Revision 54c78ad01d667d5ac7a191819eb4ab58f5eaa0a3 (click the page title to view the current version)

Markov Decision Processes

Exercises

This session is a precursor to Reinforcement Learning.

Reading: Russel and Norvig, Chapter 16.1-3 + cursory 16.4
A video demo
Briefing on MDP
Eirik’s lecture notes from 2022
- Slides (PDF)
- Notes (PDF)

Exercises

Task 1

Recall the requirements to model a problem with the MDP framework:
- Sequential decision problem
- Stochastic Environment
- Fully observable
- Markovian Transition model
  - the probability distribution depends only on the current state and not past history
- Additive rewards
and recoll the model elements
- A set of states \(s \in S\)
- A set of actions \(a \in A\)
- A probabilistic transition function \(T(s,a,s')\)
- A reward function \(R(s,a,s')\)
- A start state \(S_0\)
Consider one of the following problems
- The Frozen Lake
- The game of Black Jack
- any problem you have previously studied in the semester, e.g. on CodinGame
- The moon lander (see the animation from Gymnasium)
Form groups of 2-4 students and choose one problem each from the list above.

Individual Part

Analyse the chosen probler, by

checking if it fulfills the requirements above
identify all the model elements (above)

If the problem does not satisfy the MDP requirements, can you amend it so that it does? E.g. could the game be changed into a random one? If it cannot be adapte, try another problem.
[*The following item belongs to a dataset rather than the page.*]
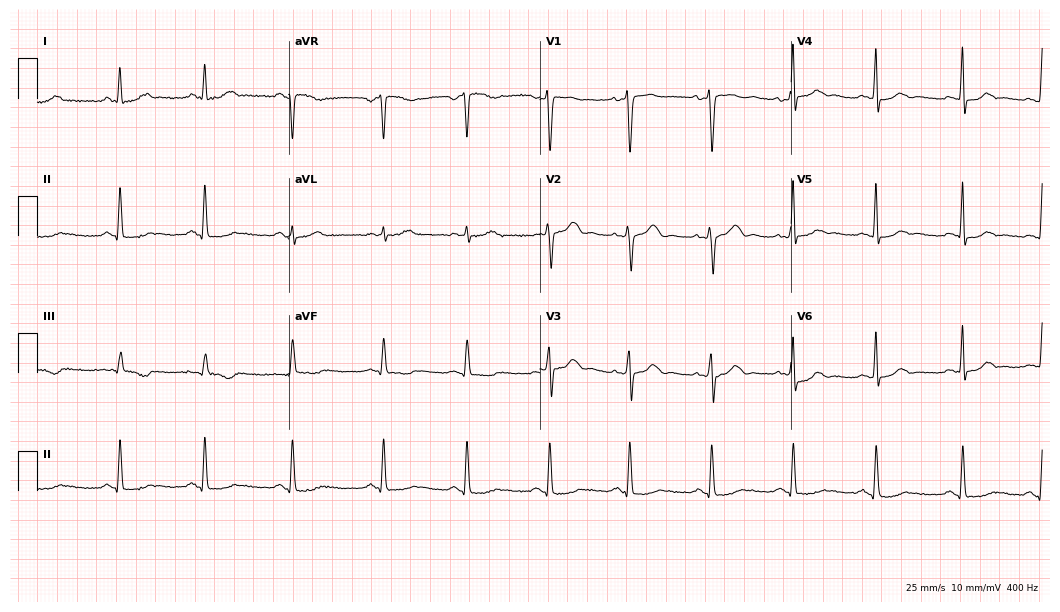
Electrocardiogram (10.2-second recording at 400 Hz), a 35-year-old female. Overall reading on record: normal ECG.
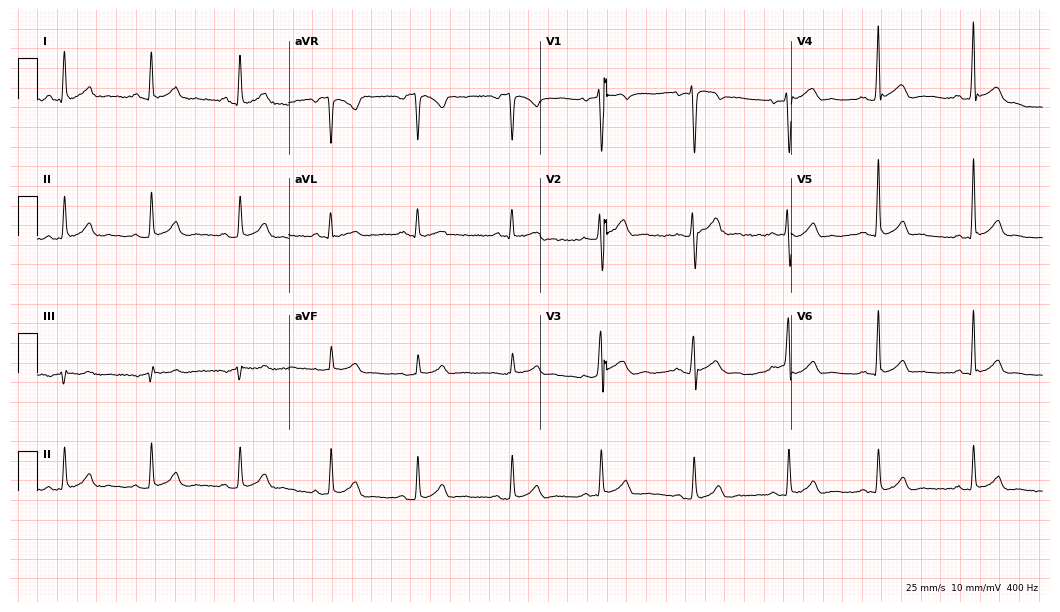
Standard 12-lead ECG recorded from a man, 24 years old. None of these six findings is recorded: first-degree AV block, right bundle branch block (RBBB), left bundle branch block (LBBB), sinus bradycardia, atrial fibrillation (AF), sinus tachycardia.

Using the properties of an MDP:

Make a graphical representation of the (possibly modified) problem from Task A.
- if the state space is very large, you may draw only a subset for illustration
- you can use either the Dynamic Decision Network (R&N ch 16.1.4), a state machine graph, or any other simple representation (e.g. like this or this )

Group Work

Present your drawings and analysis to each other
- is the analysis convincing?
Discuss together,
- Does the problem have a finite or infinite horizon?
  - If you were to attempt to solve the MDP, could the current horizon pose a problem, why/why not?
- Does the problem have a discounted reward?
  - If you were to attempt to solve the MDP, what discount factor would make sense to use for the utility function?

Exploring the Frozen Lake (Task 2)

We will be using the Gymnasium framework to test concepts and ideas from reinforcement learning. You may want to consult the documentation, but you should try playing with it first.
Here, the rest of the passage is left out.